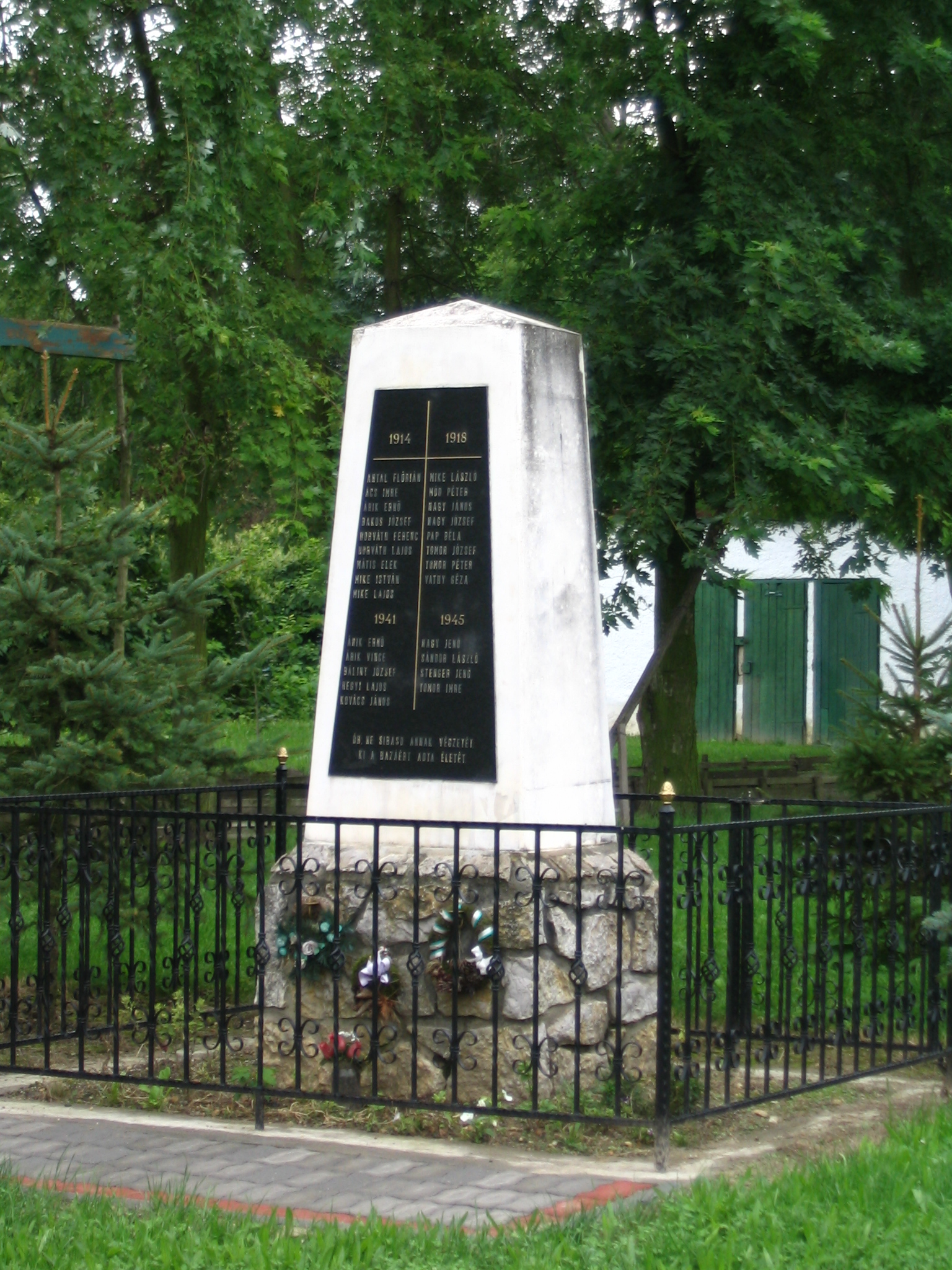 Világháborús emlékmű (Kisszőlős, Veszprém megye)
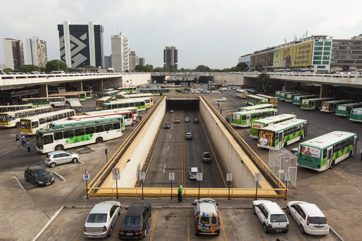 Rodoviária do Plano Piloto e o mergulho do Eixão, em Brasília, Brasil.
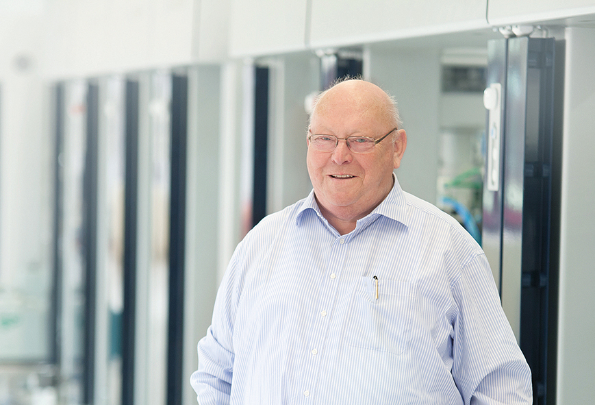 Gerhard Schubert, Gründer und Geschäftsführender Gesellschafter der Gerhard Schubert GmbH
--------
#### TASK DIRECTIONS:
From the first line to the last, write out the data exactly, omitting any pictures.

#### RESPONSE FOR THIS EXERCISE:
 Világháborús emlékmű (Kisszőlős, Veszprém megye)
 Rodoviária do Plano Piloto e o mergulho do Eixão, em Brasília, Brasil.
 Gerhard Schubert, Gründer und Geschäftsführender Gesellschafter der Gerhard Schubert GmbH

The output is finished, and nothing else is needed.